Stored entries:
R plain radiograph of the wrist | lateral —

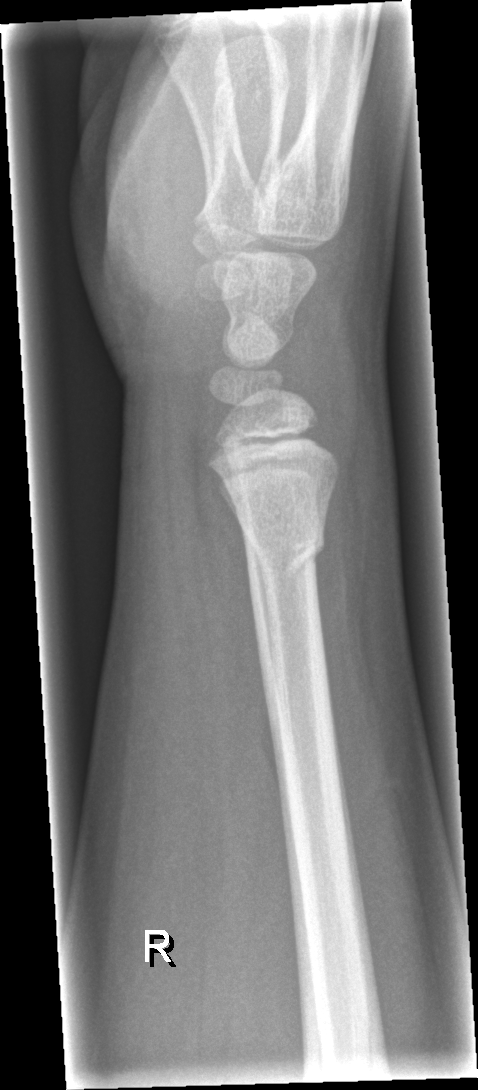 AO classification = 23r-M/3.1; 23u-M/2.1
Fracture = 1 @ bbox(239, 504, 334, 587)
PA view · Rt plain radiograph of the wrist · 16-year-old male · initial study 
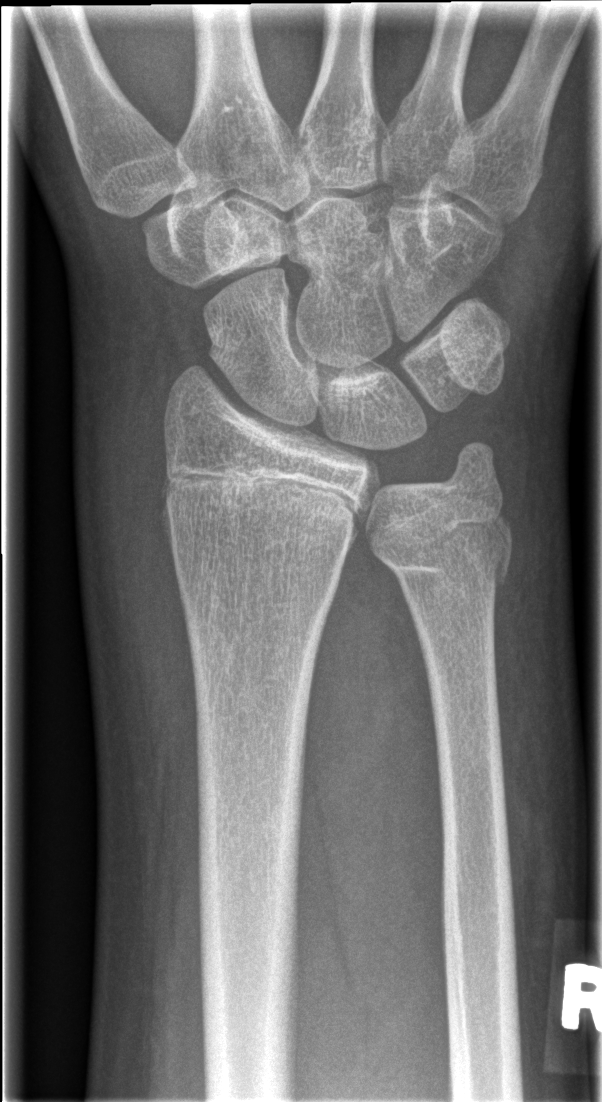

(bounding boxes in image-pixel xyxy)
Fx: (155, 470, 362, 550), (362, 501, 515, 594)
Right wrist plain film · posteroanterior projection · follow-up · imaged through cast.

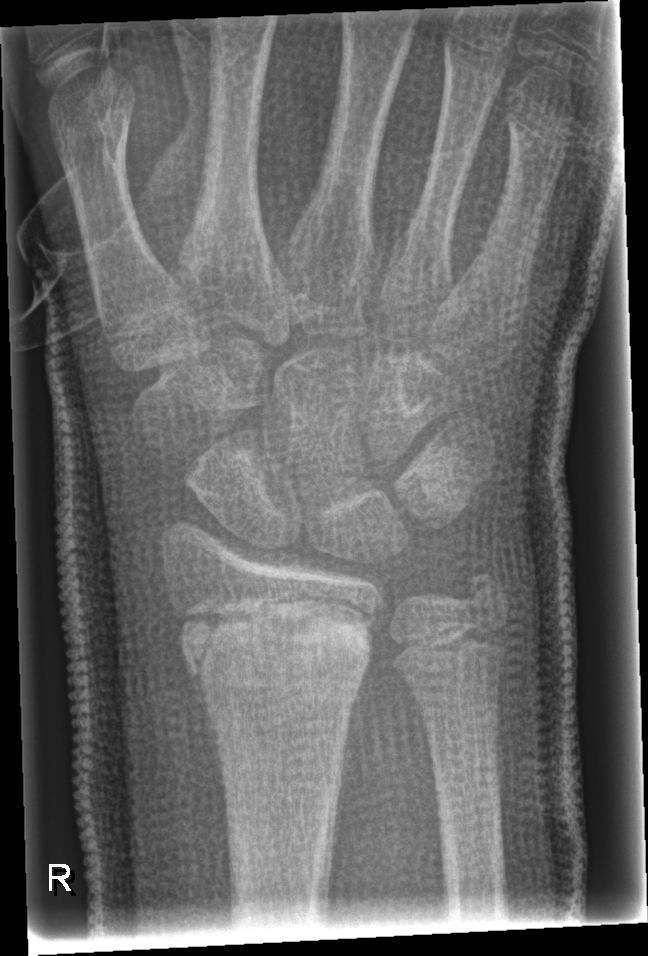 Q: Is there a fracture?
A: Bone fractures — 177 592 385 694
  452 560 518 629
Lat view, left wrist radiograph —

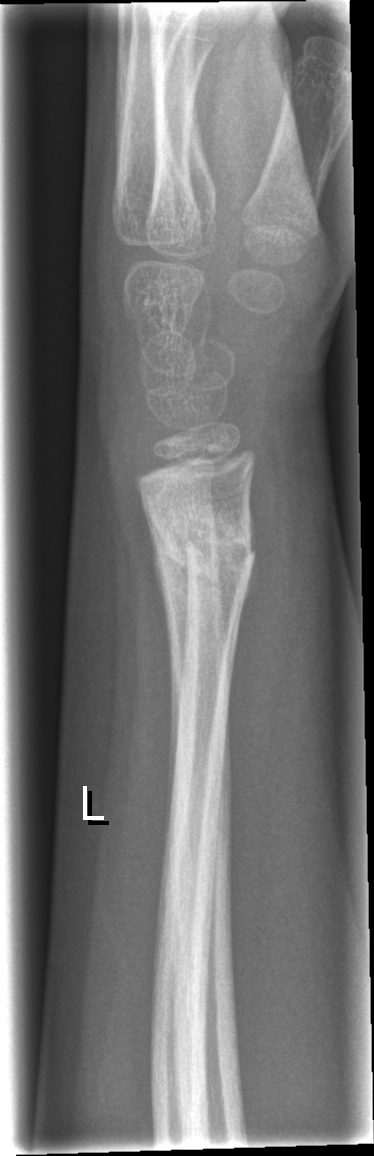 - Coordinates are [x1, y1, x2, y2] in image pixels.
- Fracture: [145, 504, 258, 589].
- One periosteal new bone at [143, 516, 194, 841].
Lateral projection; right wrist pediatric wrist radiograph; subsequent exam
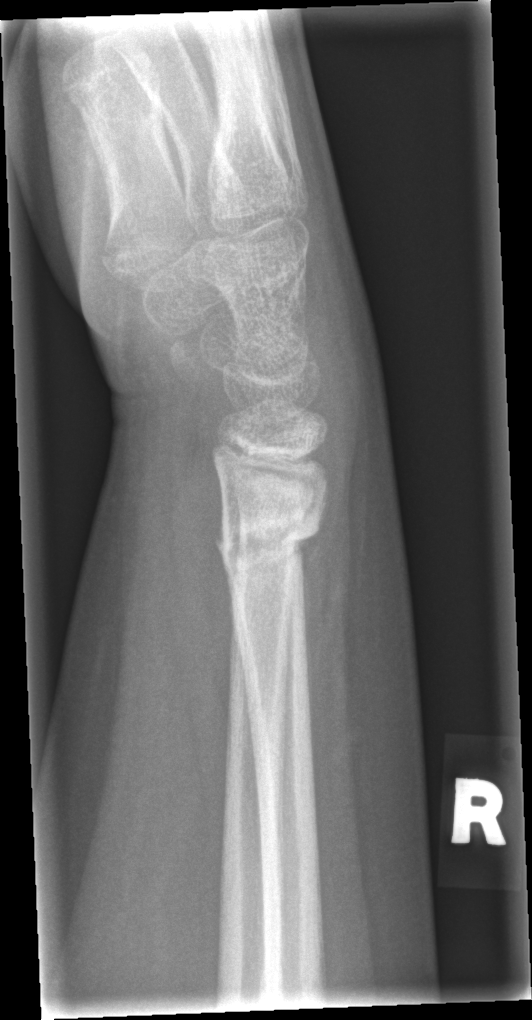 Q: Any fracture seen?
A: One Fx at (left=212, top=486, right=326, bottom=587)
Q: Is there osteopenia?
A: Reduced bone mineral density
Q: What is the AO/OTA classification?
A: Fracture classified AO/OTA 23r-M/3.1; 23u-M/2.1
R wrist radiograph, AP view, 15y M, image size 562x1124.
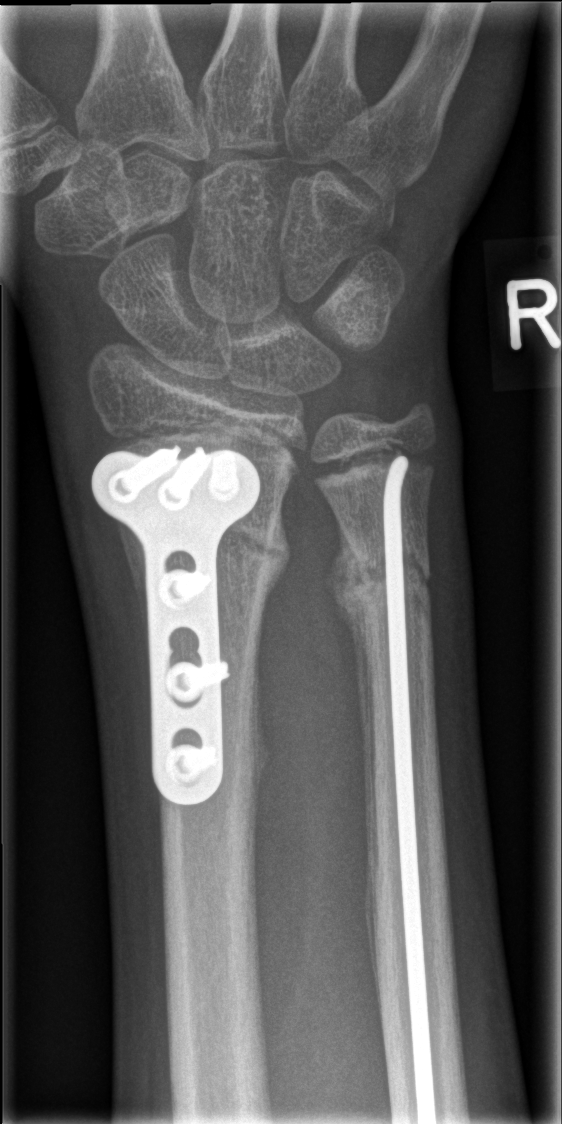 Findings: Fracture identified at 330,536,426,617; 210,509,295,589. Two metallic hardware at 88,442,264,806; 380,453,442,1124.
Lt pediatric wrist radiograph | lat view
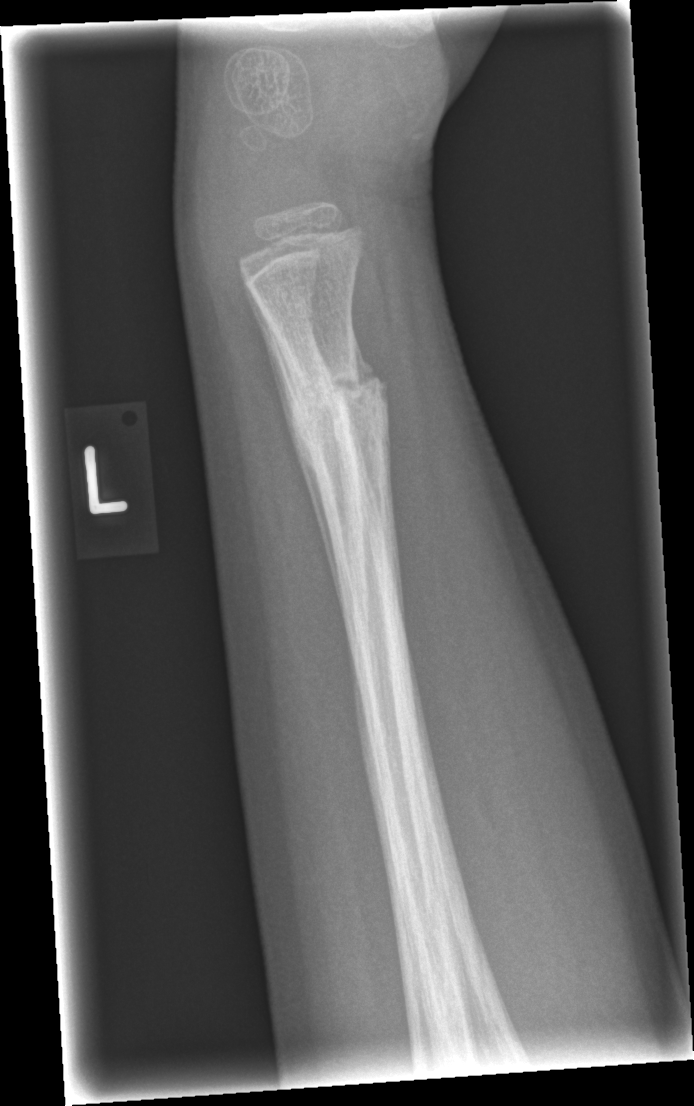
Periosteal new bone: 240 269 349 645
  351 322 406 633
Osteopenia: present
AO code: 23-M/3.1
Bone fracture: 1 @ 290 353 388 462
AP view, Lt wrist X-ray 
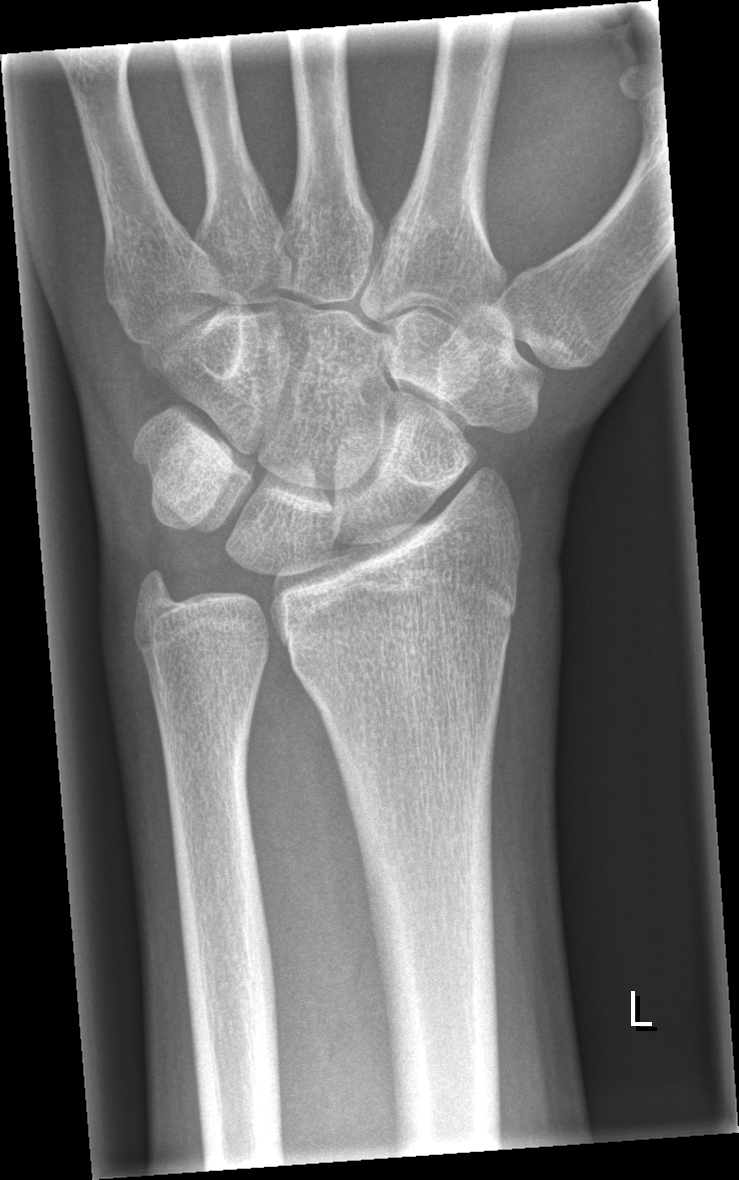
No fracture labeled.
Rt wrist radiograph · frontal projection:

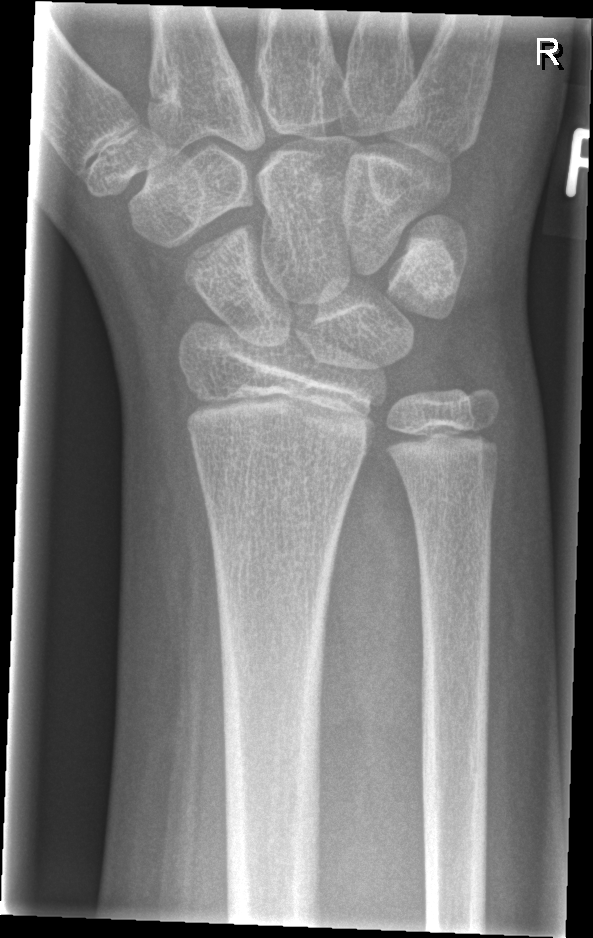 Boxes as x1,y1,x2,y2 (top-left / bottom-right, pixel units).
AO/OTA classification: 72B(c).
Fx: [x1=178, y1=217, x2=266, y2=294].
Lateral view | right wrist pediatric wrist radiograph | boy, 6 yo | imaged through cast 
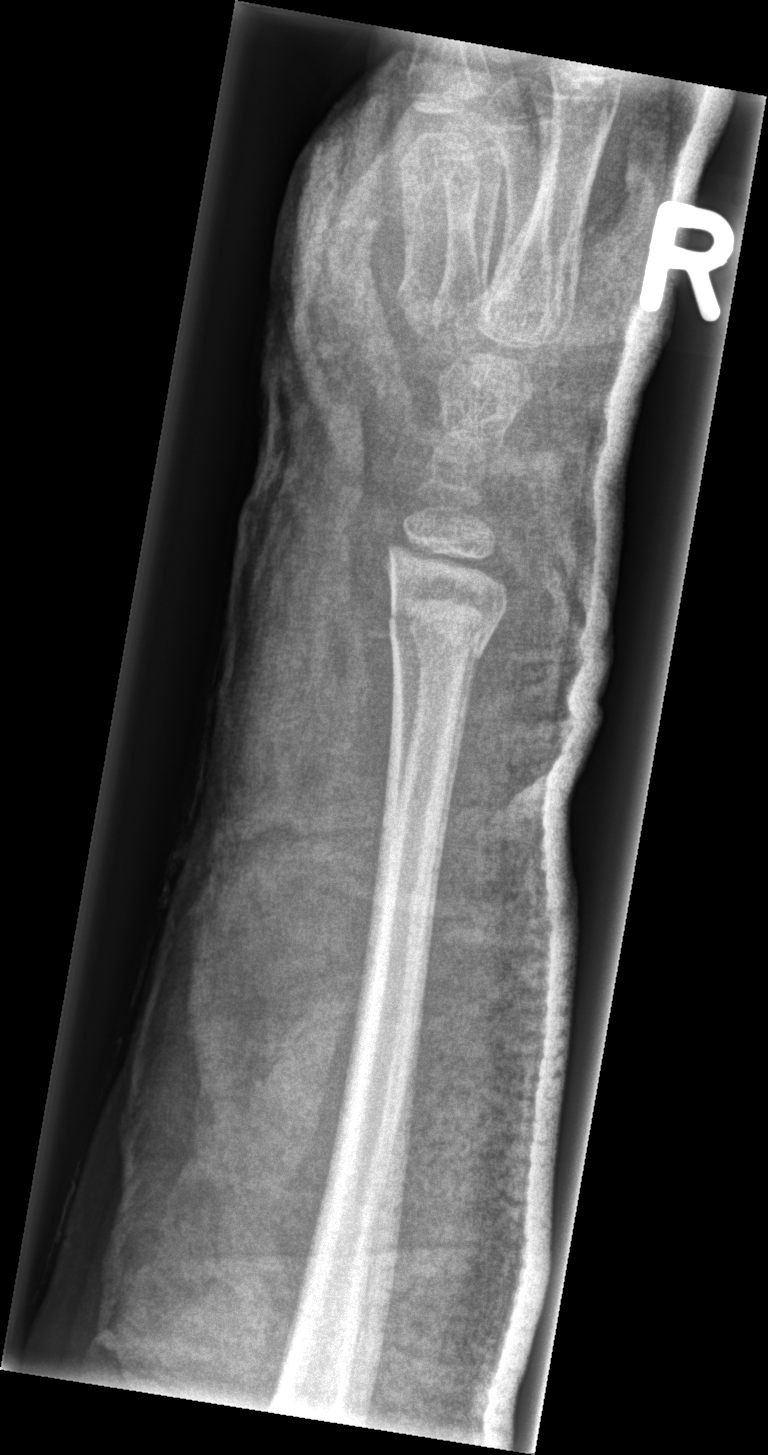

{
  "fracture": "1 @ [x1=389, y1=593, x2=494, y2=668]",
  "ao": "23r-M/3.1"
}
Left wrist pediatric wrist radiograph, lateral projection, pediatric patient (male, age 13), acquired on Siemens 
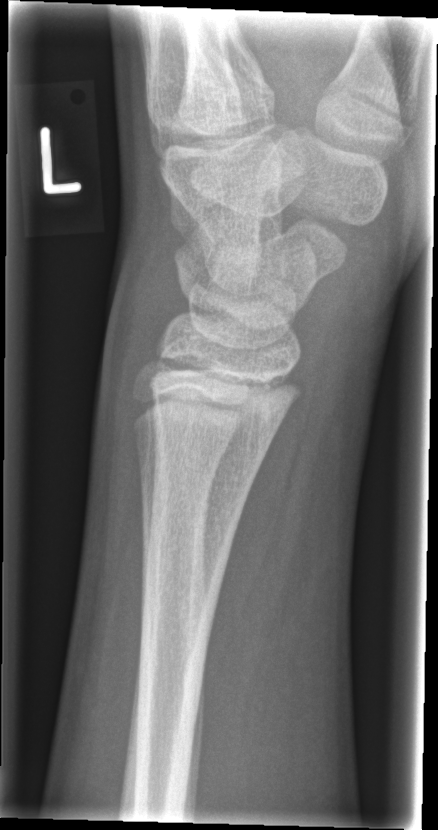 Fracture: none labeled.

## Work request
Set down word for word the lines from the opening of the entries above through the line that contains "452 560 518 629", and omit every picture.

## Answer to the problem
R plain radiograph of the wrist | lateral —

 AO classification = 23r-M/3.1; 23u-M/2.1
Fracture = 1 @ bbox(239, 504, 334, 587)
PA view · Rt plain radiograph of the wrist · 16-year-old male · initial study 

(bounding boxes in image-pixel xyxy)
Fx: (155, 470, 362, 550), (362, 501, 515, 594)
Right wrist plain film · posteroanterior projection · follow-up · imaged through cast.

 Q: Is there a fracture?
A: Bone fractures — 177 592 385 694
  452 560 518 629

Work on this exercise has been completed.